While I Was Gone
Over the years the writers I'd cite as influences on me (not that I hold any of them accountable for what I do) have changed, and then changed again. I was a sappy kid, and the writers I liked then were the ones who made me cry, who made me feel sorry for myself by projection - Hans Christian Andersen (Ah! The little match girl who dies looking in from the snow at the cozy family!), and Charlotte Bront's Jane Eyre, so horribly treated by all, so triumphant in the end. Later I read all of Thomas Wolfe, again projecting myself, this time as a sensitive artist. By the time I began to write myself, the big names were Jewish men - Roth, Bellow, Malamud, Mailer. I admired them all, but it wasn't until I read Cheever, with his rueful, affectionate distance, that I felt some fictional sense of at-homeness, some sense of the possibilities for me. In my early twenties, the sexy, funny, always-surprising voice of Grace Paley was a revelation. A little later, the magisterial quality of Willa Cather's prose, her lyricism about place, her romance with the artistic impulse, her complex but clearly expressed notions of how people get to be who the are - these thrilled me.
Among my contemporaries now I read Alice Munro for her brilliant fictional probing of how consciousness works; how we think about - or don't carefully think about - the things which happen to us and which we do.
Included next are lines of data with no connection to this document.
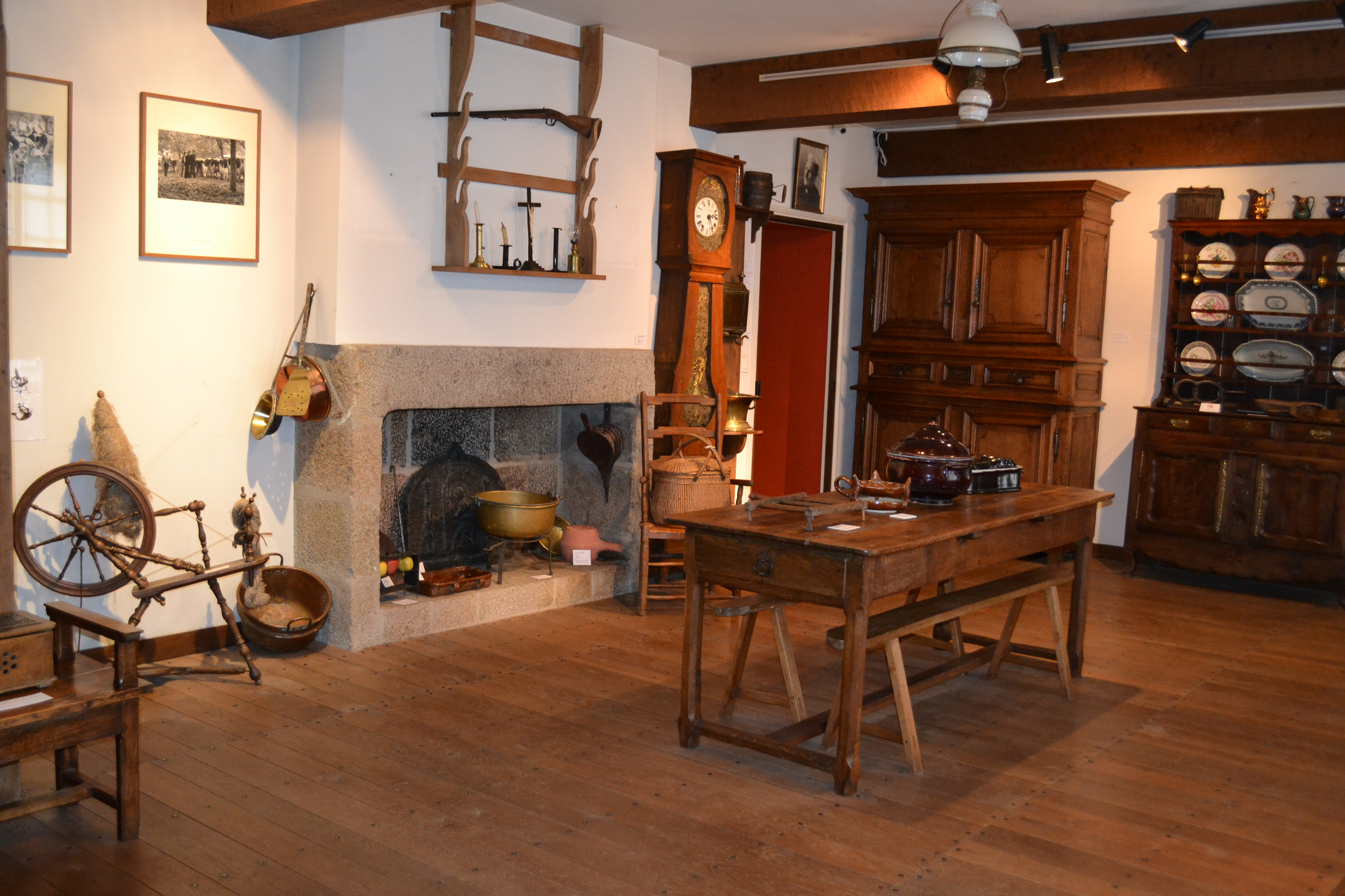 Une des salle de l'exposition permanente du Musée municipal de Vire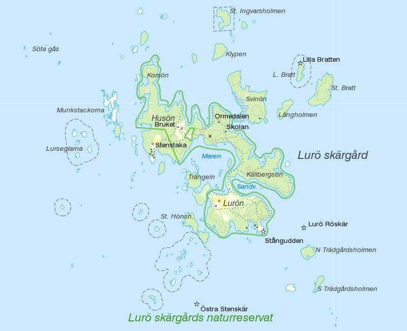 Karta över ön Lurö i Vänern och Värmlandnäs skärgård.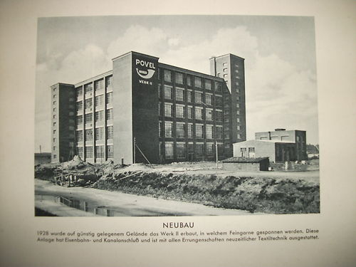 Nordhorn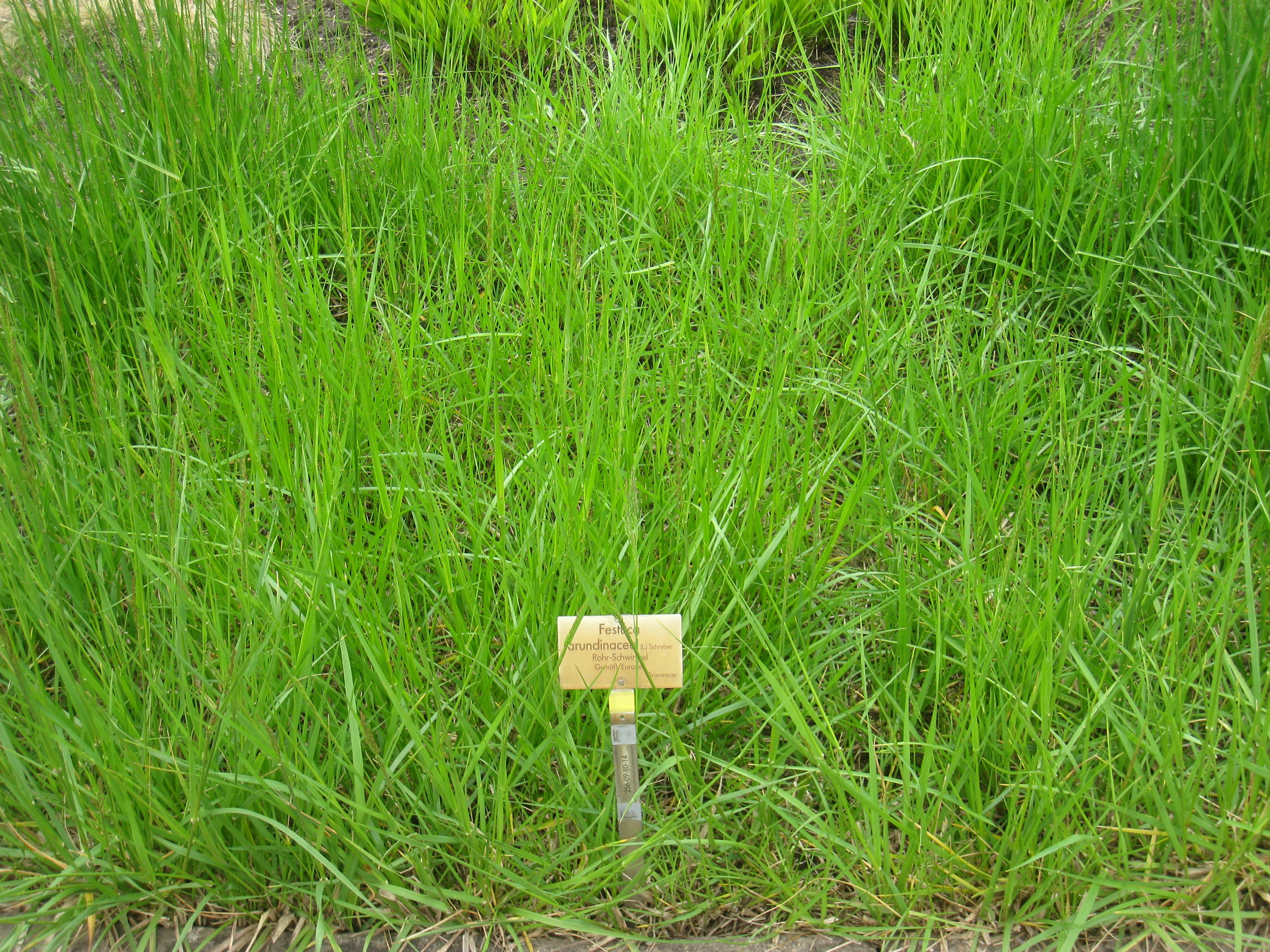 Festuca arundinacea specimen in the Botanischer Garten, Berlin-Dahlem (Berlin Botanical Garden), Berlin, Germany.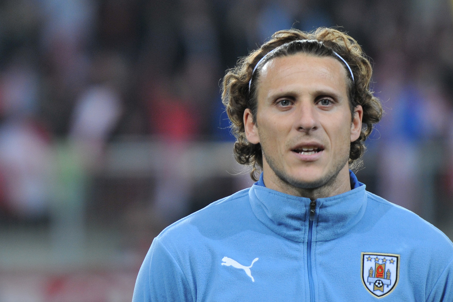 Freundschaftliches Länderspiel Österreich - Uruguay am 5. März 2014 in Klagenfurt: Diego Forlán

I read Alice McDermott for her looping sentences and her speculations on our need for some kind of belief, for love. I read Ian McEwan for his compellingly plotted explorations of moral life. I read Gish Jen and Jullian Barnes and Carol Shields and Helen Garner and Michael Cunningham and A.S. Byatt and Charles Baxter. I no longer know who influences me, or how, I just read and read.